Tengku Mahaleel said what BAM needed was to look at the technology used by other countries to rejuvenate the coaching system in the country.

"The reputation of our players is not bad, just that we must admit that there are weaknesses in the grassroots development and that need to be given priority," he said when winding up resolutions during the forum.

Among media representatives who attended the forum were from the Malaysian National News Agency (Bernama), Utusan Malaysia, The Star, Sports 247, Astro Arena, Metro Harian, Berita Harian, News Straits Times and TV3 representing Media Prima.

Bernama general manager Datuk Yong Soo Heong who welcomed the initiative by BAM said the national body would be able to acquire new ideas through the forum and use them from drafting their development programmes.

"Local sports journalists are equipped with analysis of the country's performance in badminton through their coverage. So ideas offered by them (journalists) can be useful for the transformation of the country's badminton.
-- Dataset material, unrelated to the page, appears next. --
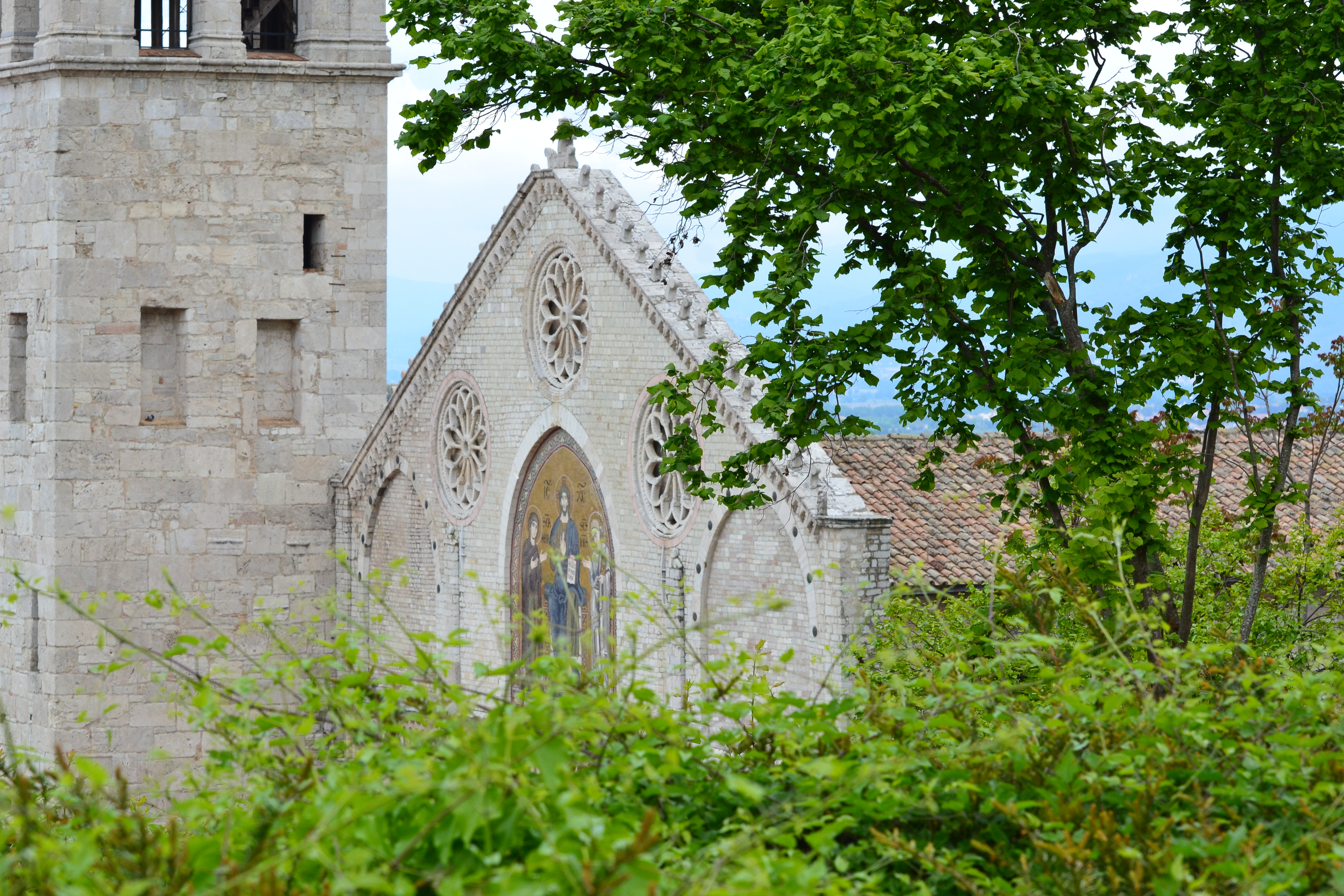 Facciata del Duomo di Spoleto vista dal castello.

"We can share ideas like reviewing the training system, emphasis on discipline of players, etc. The state associations must also play an important role by initiating more competitions at club level.

"Club level competitions are a good way of producing talented players. The technology used in training must also be given due consideration," said Yong who is a former Penang state player (1970s).

News Straits Times sports journalist K.M. Boopathy suggested that BAM utilise ideas contributed by the media to enhance the quality and performance of the national squad.

"We hope the President (Tengku Mahaleel) can focus on improving development programmes at the grassroots and elite level. The focus must be on winning gold medals in the Olympics and World Championships," said Boopathy who has covered major badminton events for more than seven years.